Investment companies also offer separately managed accounts (SMA), which are like custom mutual funds that hold up to two dozen different cryptocurrencies.
“The account is run specifically for you with a truly personalized approach to rebalancing and harvesting tax losses that you can’t manage with funds,” says Edelman. The challenge with SMAs is that they usually have a minimum investment of INR 1,000.
The composition of a good crypto wallet
Stillman says your crypto portfolio should look like any other part of your investment portfolio. It must be diversified and match your risk tolerance.
You should use cryptocurrencies that you’ve researched and feel comfortable investing in. “Read white papers about them to better understand how they work and what they’re for,” she says. “Find out who’s behind them and know their background.”
An important question is why you are buying crypto and your plans. Are you buying because your friends asked you to? Is it for short or long term gain? What do you plan to do with the winnings you earn? “Some cryptos are liquid, some aren’t,” Stillman points out. “How important is it to you?
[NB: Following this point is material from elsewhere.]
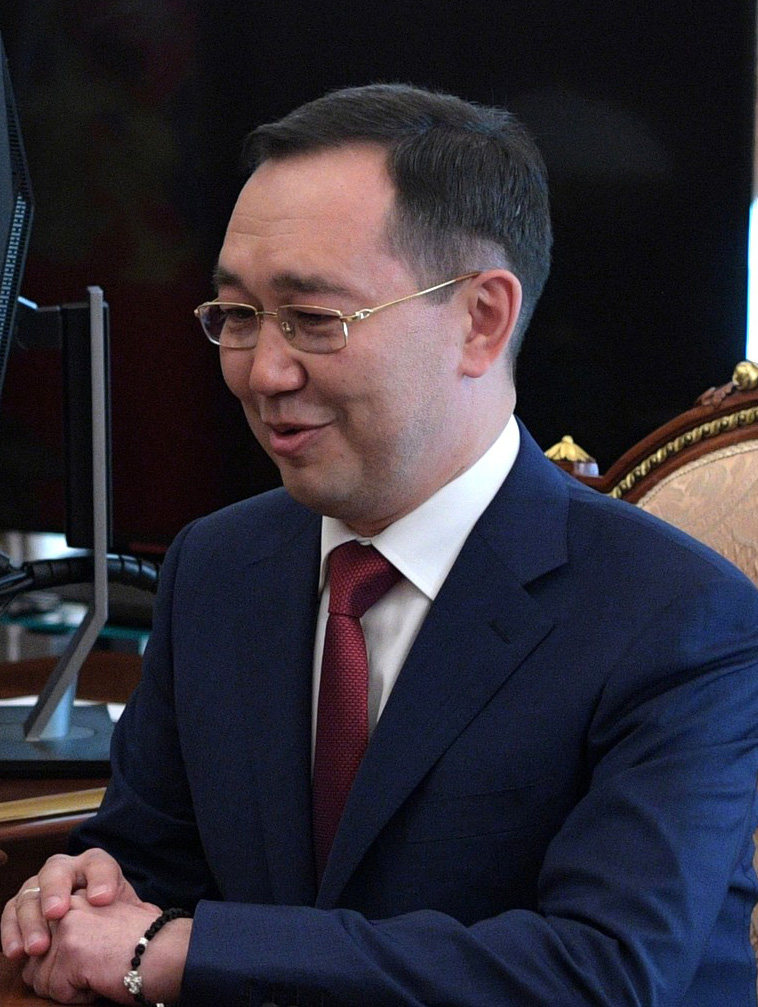 Рабочая встреча с Айсеном Николаевым. Президент подписал Указ о назначении А. Николаева временно исполняющим обязанности Главы Республики Саха (Якутия).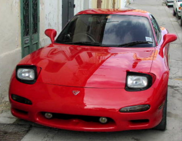 Mazda RX-7 3rd Generation

A good crypto wallet allows you to stick it out through bear and bull markets without losing sleep at night. “If the crypto portion of your portfolio is too large or concentrated in speculative altcoins, you risk having paper hands,” says Samsonoff.
“Conversely, if you are undersized, you risk getting greedy as confirmation bias kicks in after the crypto rally and you potentially buy a top after feeling exposed to the upside,” he said.
Keeping a long-term perspective, meaning years and decades, is key to managing your crypto portfolio. “It’s a new asset class, so highly volatile, and you have to focus on the earnings potential over decades, not weeks or months,” Edelman says.
Leinweber says portfolios over a period of four years or more are generally profitable. “It’s an investment in new technology, not a get-rich-quick scheme.”
Many experts recommend using a rupee cost averaging strategy where you buy or sell a fixed amount of rupees no matter what. This can take emotion out of the equation.
“Trying to time the market perfectly or checking your portfolio every day generally leads to more stress and bad decisions. Instead, it’s better to have periodic reassessments of your positions and rebalances based on your changing view of the market, not much different than a stock portfolio ,” de Sousa says.
Otherwise, your cryptocurrency allocation can overwhelm your portfolio and increase your overall risk.
“If you’re not an active trader, you should have a consistent percentage allocation to crypto and rebalance your target weights monthly or quarterly,” says Greg King, founder and CEO of Osprey Funds.
Keeping track of your crypto wallet can be a challenge.
The most important tip when tracking your crypto portfolio is to align your thesis timeline, says Samsonoff. Know your entry and exit trigger before you begin.
“Without a clear plan, you will have your convictions – or lack thereof – tested and succumb to emotional decisions based on the volatility of the crypto space,” he says.